He did not want to die. Life was good. The sun hot. Only human beings-what did they want? Coming down the staircase opposite an old man stopped and stared at him. Holmes was at the door. “I’ll give it to you!” He cried, and flung himself vigorously, violently down on to Mrs. Filmer’s area railing (Woolf, 1981: 149).
The double lives of Virginia Woolf
E.M. Forster, a friend of Woolf’s, had made the comment that Mrs. Dalloway was  “written  from  [Woolf’s]  personal experience” and there were many characters, circumstances, and events that rang true to Woolf’s history. Although this may be true, the main difference between Mrs. Dalloway and other memoirs hidden in fiction like Sylvia Plath’s The Bell Jar was that, in Mrs. Dalloway, Woolf explored the threads of her experiences to their finality. For this reason, the work was a fictional creation of Woolf, but the similarities within the novel are important to note.
One of these similarities were the characters Septimus Smith and Clarissa Dalloway, who Woolf stated were “doubles” of each other (Howard xi, 1981). Although this may be true, these characters could also be viewed as the double images of Woolf. On one hand, we had Woolf as Clarissa Dalloway, the “lady at ease” and the London socialite with her duties of the house, her two servants, and the mundane details associated with being a wife (Briggs, 2005: 136). Clarissa Dalloway also represented the artist in the act of creation, which in this case was the construction of the party that both started and concluded the novel (Lord, 1999: 38). On the other hand, we had Woolf as Septimus Smith, the “creative soul” that suffered from spells of debilitating depression. In the novel, Woolf made a point that these two characters would never physically meet, as mentioned before, and this idea would come into play in Woolf’s life as well. Just like with multiple personality, which is clinically known as Dissociative Identity Disorder, the individual personalities would be unaware of each other even though they are expressed through the same person (National Alliance on Mental Health 2001). The part of Woolf that represented Septimus Smith and that of Clarissa Dalloway would also never meet because when Woolf became Clarissa Dalloway, Septimus Smith would be hidden and vice versa.

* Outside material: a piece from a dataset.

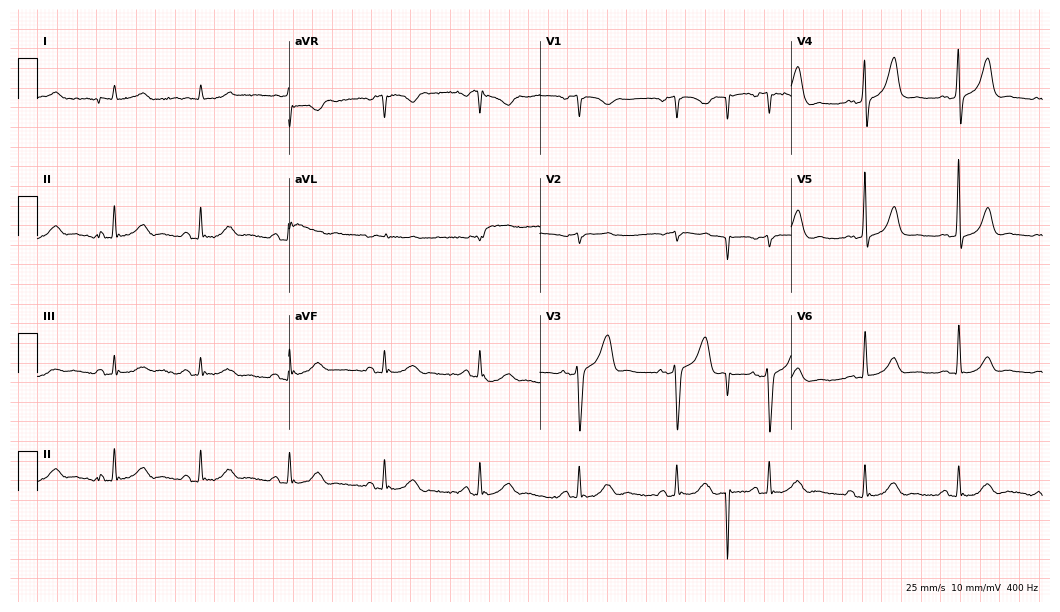
Electrocardiogram (10.2-second recording at 400 Hz), an 80-year-old male patient. Of the six screened findings (first-degree AV block, right bundle branch block, left bundle branch block, sinus bradycardia, atrial fibrillation, sinus tachycardia), none is recorded. Only these six findings were labelled.

Since Woolf was an advocate to writing true to life and she intended Mrs. Dalloway to be a study of insanity and suicide, it could be argued that she buried into Septimus Smith her own experiences with mental illness. In the novel, the symptomatology of Septimus Smith’s breakdown included hallucinations, extreme states of excitability, and bouts of anger. Woolf’s mental illness was also documented with such events as birds communicating in Greek (an event Septimus Smith also experienced), Edward VII uttering obscenities within the foliage, Woolf insulting those closest to her, and a subsequent suicide attempt by leaping from a window (Nicolson, 2000: 19). In deleted lines from the original manuscript of Mrs. Dalloway, Woolf added other similarities between herself and Septimus Smith. For example, Woolf had described that her mental illness made her “mind squint so badly” and that Septimus Smith “squinted too.” She later went on to explain, “it was his [Septimus Smith’s] eyes that were terrible” therefore changing “squinting” from a metaphor that depicted her mental illness to a physical symptom (Briggs, 2011: 146).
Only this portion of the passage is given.